Al riguardo, risulta particolarmente interessante una recente pronuncia della Cassazione, con la quale si è precisato che “in tema di prescrizione dell’azione di responsabilità promossa dai creditori sociali, ai sensi dell’art. 2394 c.c., il bilancio costituisce, per la sua specifica funzione, il documento informativo principale sulla situazione della società non solo nei riguardi dei soci, ma
anche dei creditori e dei terzi in genere, onde un bilancio in attivo o in pareggio è idoneo ad offrire un’informazione rassicurante ed affidabile.

Allorché, poi, nonostante la relazione dei sindaci al bilancio, in cui si evidenzi l’inadeguatezza della valutazione di alcune voci, l’assemblea deliberi comunque la distribuzione degli utili ai soci, ai sensi dell’art. 2433 c.c., senza obiezioni, in quella sede, da parte degli organi sociali di gestione e di controllo, l’idoneità, o no, di detta relazione sindacale ad integrare di per se l’elemento della oggettiva percepibilità per i creditori circa la falsità dei risultati attestati dal bilancio sociale rimane oggetto di un apprezzamento di fatto, riservato ai giudice del merito” (Cass., 5/9/2018, n. 21662).

Prescrizione dell’azione di responsabilità: la decorrenza del termine

Rispetto alla disamina proposta in merito alla decorrenza del termine di prescrizione nell’azione di responsabilità, deve ricordarsi che il dies a quo si atteggia diversamente nei rapporti interni tra amministratori e sindaci.

Infatti, è possibile che il danno cagionato alla società, al socio e ai creditori sia in realtà imputabile a più amministratori determinandosi così un’ipotesi di responsabilità solidale, ex art 2392 c.c.

Pertanto, qualora uno degli amministratori venisse chiamato a pagare per l’intero potrebbe esercitare l’azione di regresso nei confronti degli altri membri del consiglio.

Lo stesso dicasi nell’ipotesi in cui l’amministratore subentrante, in violazione ai suoi doveri, non fosse intervenuto a rimediare ai danni cagionati dalla precedente gestione e fosse quindi chiamato a rispondere per i danni cagionati ai legittimi portatori di interesse.
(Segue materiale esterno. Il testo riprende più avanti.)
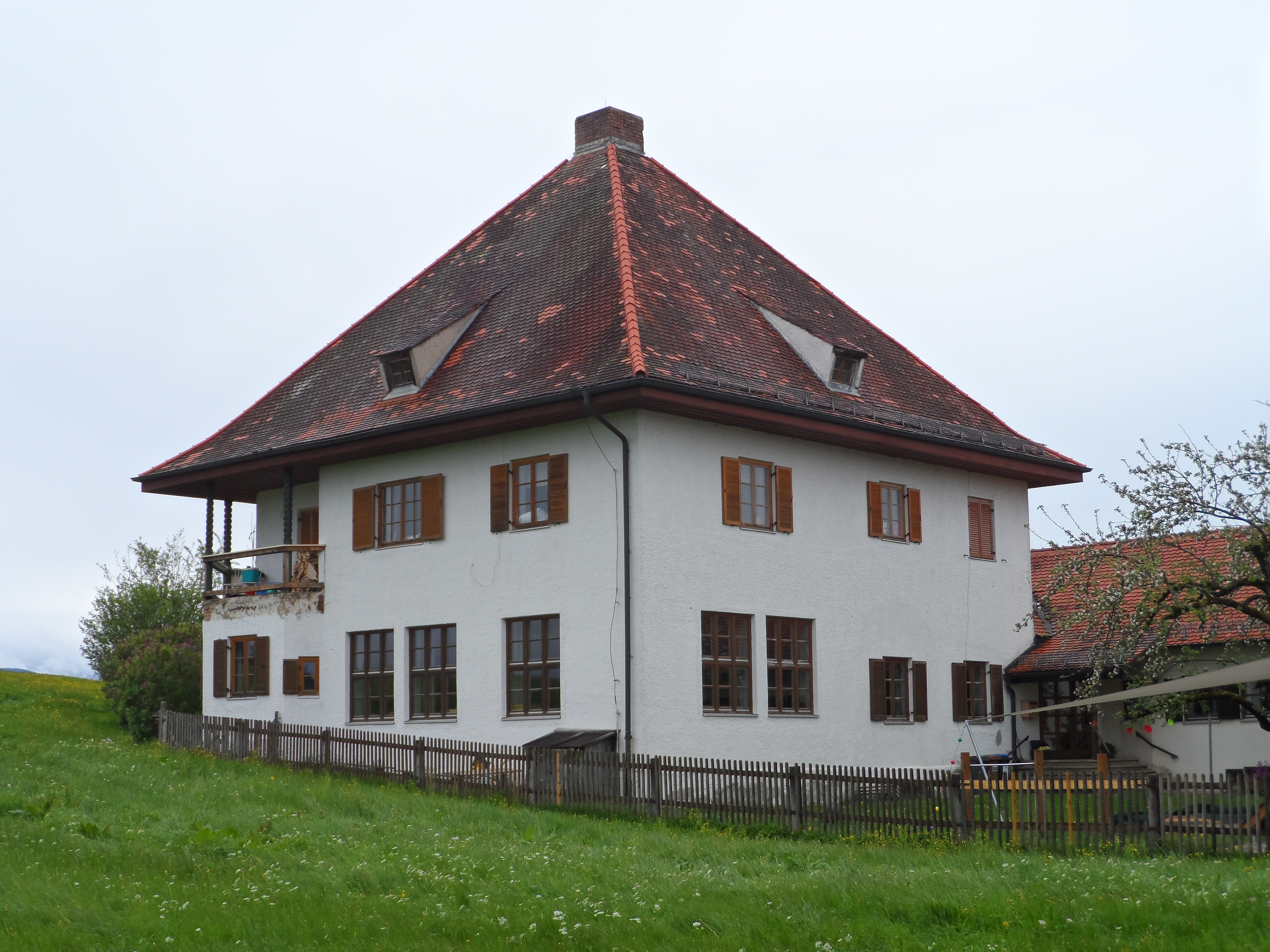 Am Sportplatz - Schöffau, Uffing am Staffelsee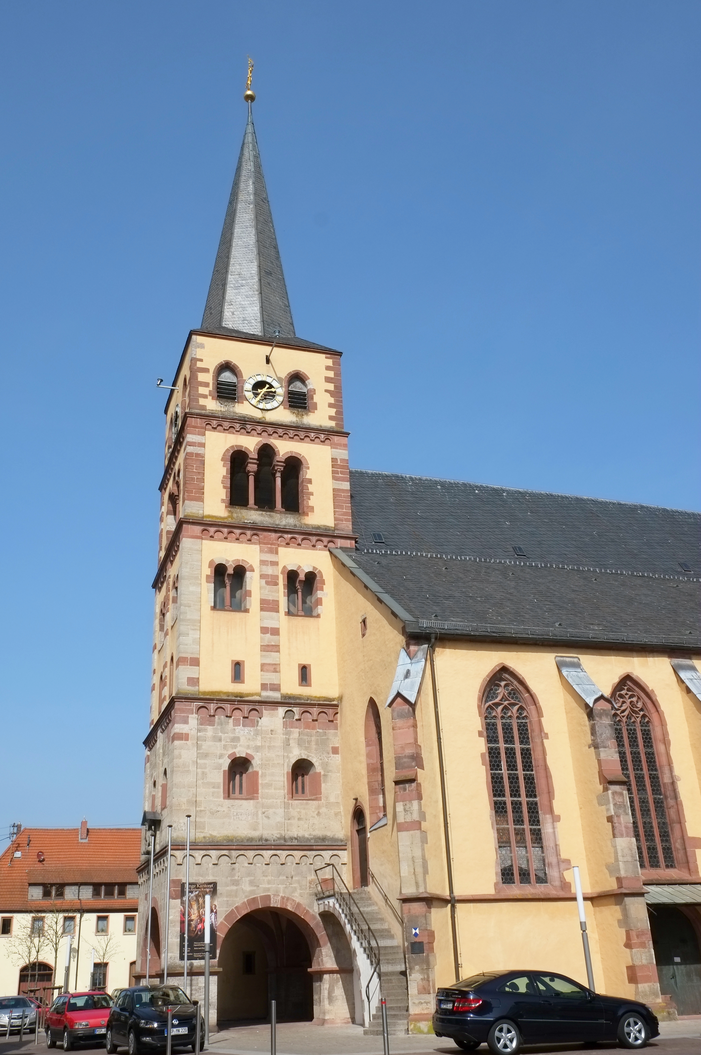 katholische Pfarrkirche St. Andreas in Karlstadt im Main-Spessart-Kreis (Bayern, Deutschland)

Infatti, in riferimento all’azione sociale di responsabilità degli amministratori, si è osservato come essa possa “aver ad oggetto tanto
il caso in cui si tratti di amministratori che sono stati contemporaneamente in carica, quanto l’ipotesi in cui essi si siano succeduti nella gestione della società.

In tale ultimo caso peraltro occorre, come … con riferimento alla più generale ipotesi di solidarietà prevista dall’art. 2055 c.c.,
che il fatto dannoso sia unico.

L’unicità del fatto dannoso richiesta dall’art. 2055 c.c., per la legittima predicabilità di una responsabilità solidale tra gli autori dell’illecito deve essere intesa in senso non assoluto, ma relativo al danneggiato, ricorrendo, perciò, tale forma di responsabilità pur se il fatto dannoso sia derivato da più azioni o omissioni, dolose o colpose, costituenti fatti illeciti distinti, ed anche diversi, sempreché le singole azioni od omissioni abbiano concorso in maniera efficiente alla produzione del danno” (Cass., 22/04/2009, n.9619).

Al vincolo di solidarietà degli amministratori, si deve aggiungere quello della responsabilità dei sindaci per il caso della culpa in vigilando sopra esaminato, così come potrebbe essere solidale la responsabilità dei singoli membri del collegio sindacale per la violazione degli obblighi a loro direttamente imputabili (Cass., 14/12/2015 , n. 25178), superabile solamente qualora il sindaco dissenziente abbia fatto annotare il suo dissenso ai sensi dell’art. 2404, co. 4, c.c.

In questo caso, l’azione di regresso potrebbe essere esercitata nei confronti degli altri coobligati solidali solamente nei limiti delle rispettive responsabilità, chiedendosi “espressamente tale accertamento in funzione della ripartizione interna del peso del risarcimento con i corresponsabili”, ritenendosi al contrario irrilevante la diseguale rilevanza causale delle condotte nei rapporti fra danneggiante e danneggiato (Cass., 20/12/2018, n.32930).

Ed allora, nell’ambito dell’azione di regresso, il termine di prescrizione decorrerà dal momento in cui il diritto può essere fatto valere ex art. 2935 c.c. e, quindi, per giurisprudenza costante, dal momento in cui è avvenuto il pagamento poiché solo in questa circostanza sorge la legittimazione ad agire nei confronti dei condebitori solidali.